### Directions for this task
A faithful copy of all the data is the goal; omit the pictures.
[Data below Boundary: Start]
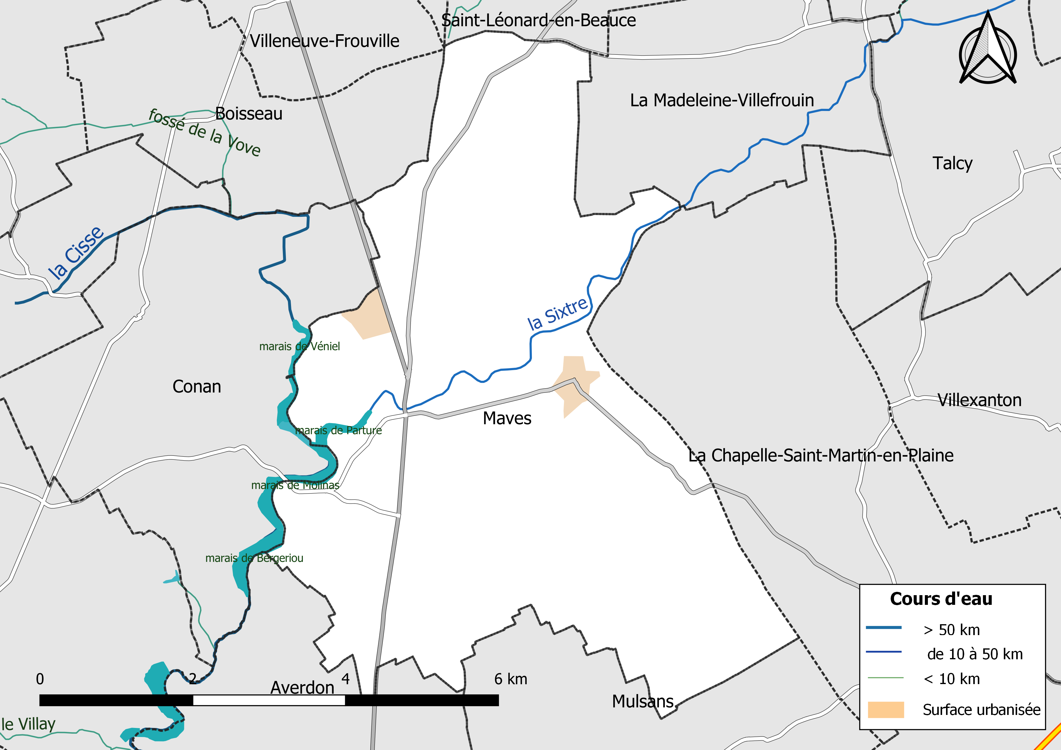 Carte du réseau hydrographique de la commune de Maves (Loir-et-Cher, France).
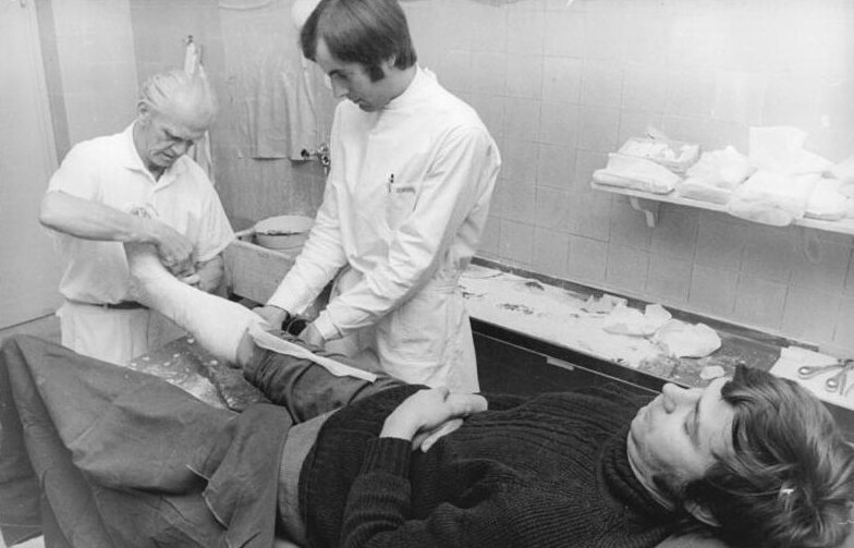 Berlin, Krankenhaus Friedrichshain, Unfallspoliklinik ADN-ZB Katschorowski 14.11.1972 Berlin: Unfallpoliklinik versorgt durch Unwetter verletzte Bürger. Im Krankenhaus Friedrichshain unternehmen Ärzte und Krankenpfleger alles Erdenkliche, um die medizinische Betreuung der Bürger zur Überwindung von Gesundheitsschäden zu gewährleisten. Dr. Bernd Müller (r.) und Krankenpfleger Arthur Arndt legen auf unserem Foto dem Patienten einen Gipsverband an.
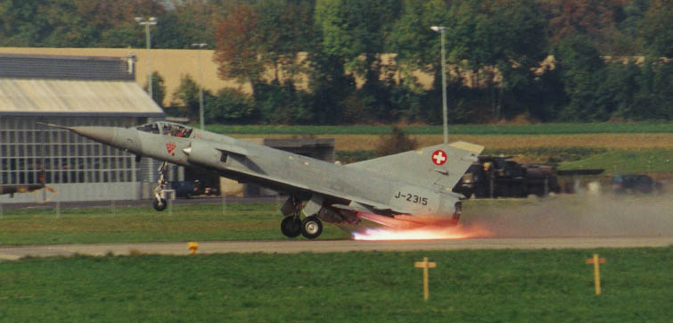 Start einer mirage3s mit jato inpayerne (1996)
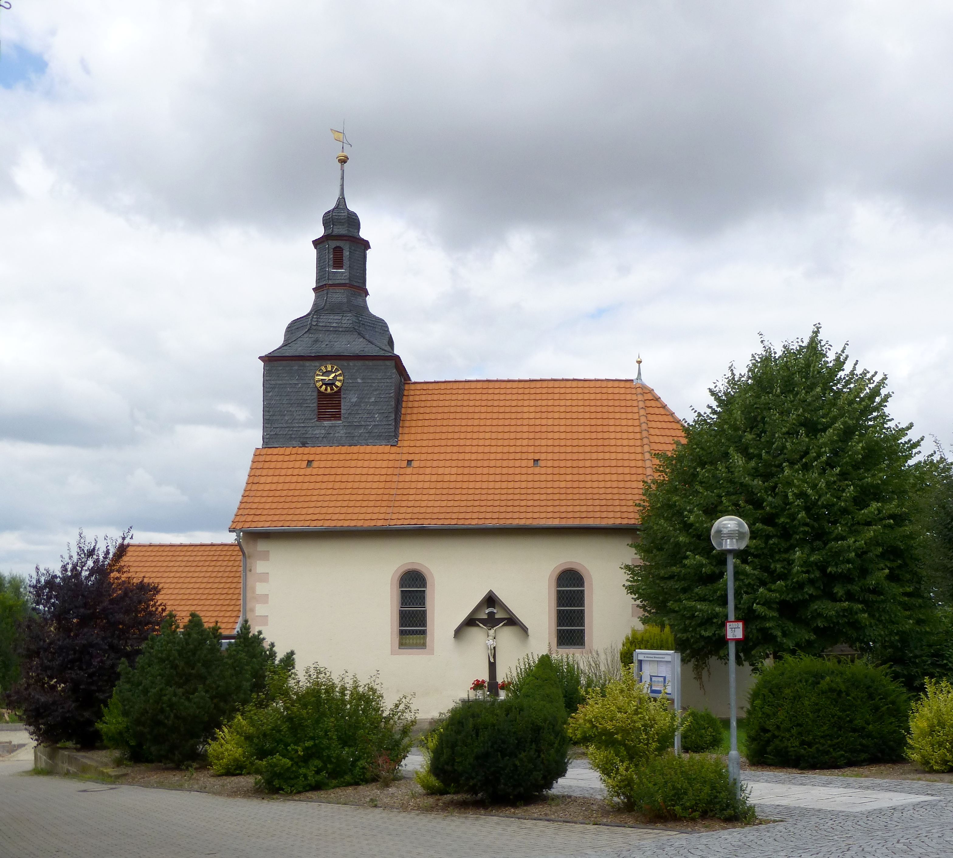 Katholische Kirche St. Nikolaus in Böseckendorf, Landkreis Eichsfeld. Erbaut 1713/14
[Data below Boundary: End]
### Result below
 Carte du réseau hydrographique de la commune de Maves (Loir-et-Cher, France).
 Berlin, Krankenhaus Friedrichshain, Unfallspoliklinik ADN-ZB Katschorowski 14.11.1972 Berlin: Unfallpoliklinik versorgt durch Unwetter verletzte Bürger. Im Krankenhaus Friedrichshain unternehmen Ärzte und Krankenpfleger alles Erdenkliche, um die medizinische Betreuung der Bürger zur Überwindung von Gesundheitsschäden zu gewährleisten. Dr. Bernd Müller (r.) und Krankenpfleger Arthur Arndt legen auf unserem Foto dem Patienten einen Gipsverband an.
 Start einer mirage3s mit jato inpayerne (1996)
 Katholische Kirche St. Nikolaus in Böseckendorf, Landkreis Eichsfeld. Erbaut 1713/14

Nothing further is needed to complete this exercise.